### [Record excerpts]
********************

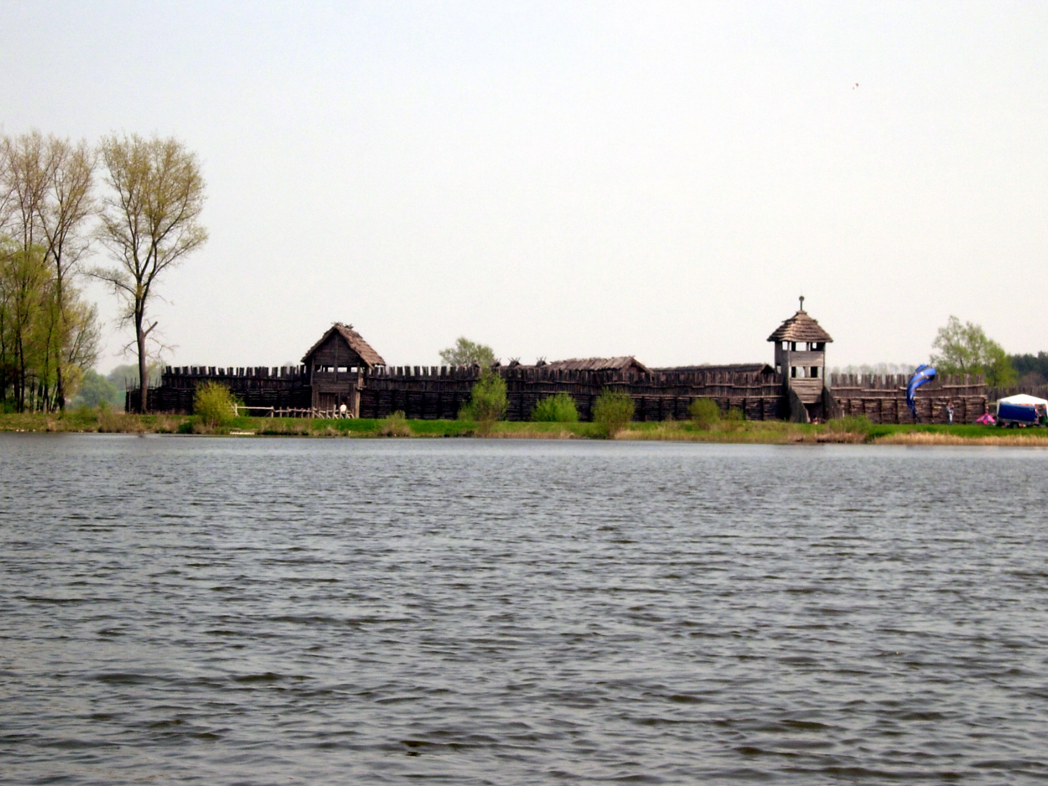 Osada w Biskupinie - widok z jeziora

********************

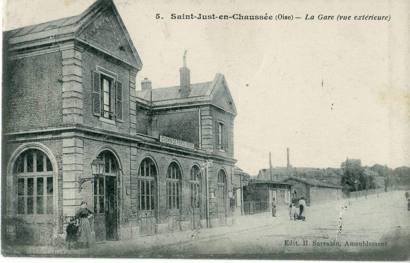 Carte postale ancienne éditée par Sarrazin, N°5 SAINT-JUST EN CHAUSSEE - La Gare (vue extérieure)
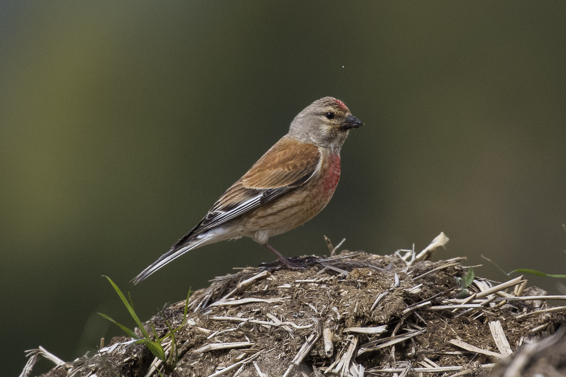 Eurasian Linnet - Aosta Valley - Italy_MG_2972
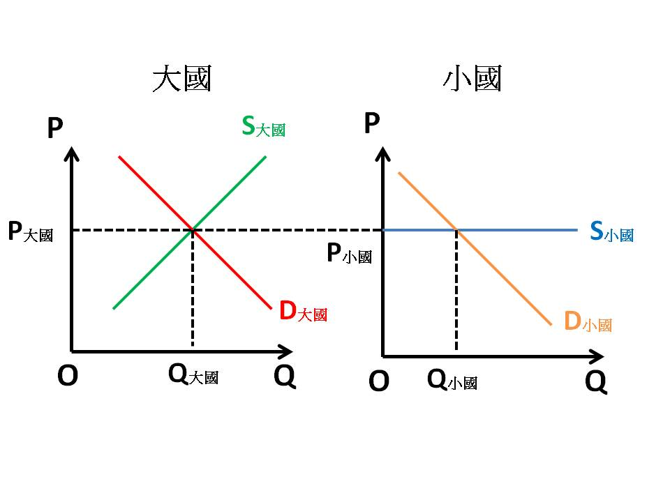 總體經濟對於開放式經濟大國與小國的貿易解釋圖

********************

### [The problem]
Write down exactly what the lines above say, from the line holding "Carte postale ancienne" through the line holding "總體經濟對於開放式經濟大國與小國的貿易解釋圖", and nothing more. Do not copy the pictures.

### [Completed task]
 Carte postale ancienne éditée par Sarrazin, N°5 SAINT-JUST EN CHAUSSEE - La Gare (vue extérieure)
 Eurasian Linnet - Aosta Valley - Italy_MG_2972
 總體經濟對於開放式經濟大國與小國的貿易解釋圖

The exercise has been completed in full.